Activity: Repeat only part of the entries. Start at the line that has "Landeshaus des LVR." and keep going through the last line, exactly as given.

(Saved entries)
##########

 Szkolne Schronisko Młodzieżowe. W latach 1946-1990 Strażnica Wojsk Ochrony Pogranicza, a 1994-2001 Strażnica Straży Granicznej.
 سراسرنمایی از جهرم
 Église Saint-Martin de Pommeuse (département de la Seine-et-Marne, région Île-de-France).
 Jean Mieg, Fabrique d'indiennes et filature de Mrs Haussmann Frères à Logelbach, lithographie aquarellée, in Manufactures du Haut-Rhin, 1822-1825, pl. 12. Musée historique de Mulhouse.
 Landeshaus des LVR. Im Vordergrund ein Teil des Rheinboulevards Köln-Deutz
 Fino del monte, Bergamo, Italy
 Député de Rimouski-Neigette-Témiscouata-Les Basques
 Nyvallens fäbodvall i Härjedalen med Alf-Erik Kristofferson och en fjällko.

##########

Solution for this problem:
 Landeshaus des LVR. Im Vordergrund ein Teil des Rheinboulevards Köln-Deutz
 Fino del monte, Bergamo, Italy
 Député de Rimouski-Neigette-Témiscouata-Les Basques
 Nyvallens fäbodvall i Härjedalen med Alf-Erik Kristofferson och en fjällko.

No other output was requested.